しかし、実は60gあたり(一切れあたり)ではカロリーが増えていることがあるのです。
なぜかというと大体ですが、砂糖は 4Kcal/g、油(油脂類)は 9Kcal/g、タンパク質は4kcal/gとなっています。そのため、油が入っている場合、糖の量が減ると一切れ(60gあたり)では油の量が増えてしまうためなのです。
では、バターケーキを例に考えてみましょう。
T グラニュー糖
100g
、無塩バター 100g、薄力粉 100g、全卵 100g、総重量
400g
U グラニュー糖
80g
、無塩バター 100g、薄力粉 100g、全卵 100g、総重量
380g
V グラニュー糖
120g
、無塩バター 100g、薄力粉 100g、全卵 100g、総重量
420g
とします。
するとこれらのケーキのカロリーは
T グラニュー糖
387kcal
+ バター 763Kcal + 薄力粉 368kcal + 全卵 151kcal =
1,669kcal
U グラニュー糖
310kcal
+ バター 763Kcal + 薄力粉 368kcal + 全卵 151kcal =
1,592kcal
V グラニュー糖
464kcal
+ バター 763Kcal + 薄力粉 368kcal + 全卵 151kcal =
1,746kcal
となり、糖の量が減っているとカロリーも同じように減っています。
では、一切れ(60gあたり)ではどうなるでしょうか?
T グラニュー糖
15.0g
、無塩バター 15.0g、薄力粉 15.0g、全卵 15.0g、総重量
60.0g
U グラニュー糖
12.6g
、無塩バター 15.8g、薄力粉 15.8g、全卵 15.8g、総重量
60.0g
V グラニュー糖
17.1g
、無塩バター 14.3g、薄力粉 14.3g、全卵 14.3g、総重量
60.0g
となり、これらのケーキのカロリーは
T グラニュー糖
58.0kcal
+ バター 114.4Kcal + 薄力粉 55.2kcal + 卵 22.6kcal =
250.2kcal
U グラニュー糖
48.7kcal
+ バター 120.5Kcal + 薄力粉 58.1kcal + 卵 23.8kcal =
251.1kcal
V グラニュー糖
66.1kcal
+ バター 109.1Kcal + 薄力粉 52.6kcal + 卵 21.5kcal =
249.3kcal
になります。
総カロリーを考えると、糖を減らすことでVよりT、TよりUのほうが減っています。しかし、一切れ(60g)あたりでは逆に、UよりT、TよりVのほうがカロリーが減っています。それは一切れあたりでは糖の重量が減った分カロリーの高い油の重量が増えているためです。

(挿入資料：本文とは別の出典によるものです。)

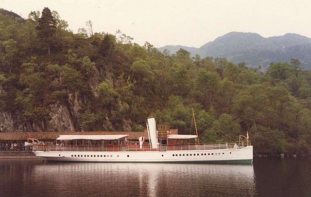 Sir Walter Scott at Trossachs Pier
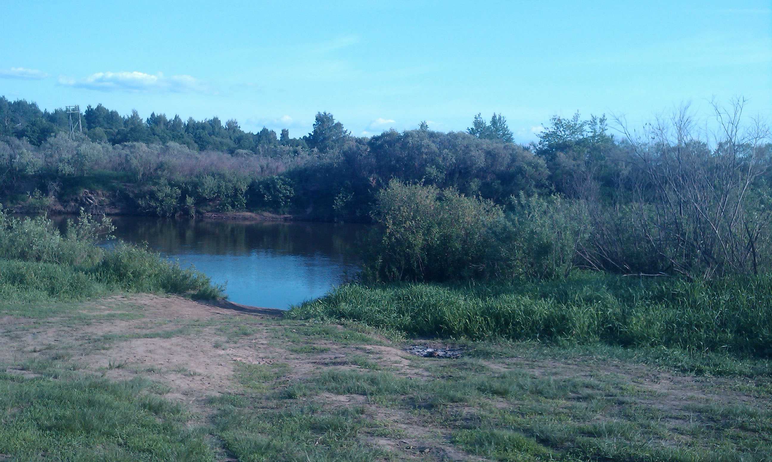 На этом месте на реке Днепр в июле-августе 1941 года проходила Соловьёвская переправа. Фото сделано напротив памятного знака, установленного на переправе.

糖を減らすことによりお菓子が作りにくくなった上に、カロリーが増えるのは意外だったのではありませんか?
砂糖を減らすより甘さの低い糖(トレハロース、マルトース、水飴など)が多くの菓子や食品に利用されているのは食品のバランスを崩さず、甘さや物性を調整し、食べやすくおいしさを長持ちさせるためなのです。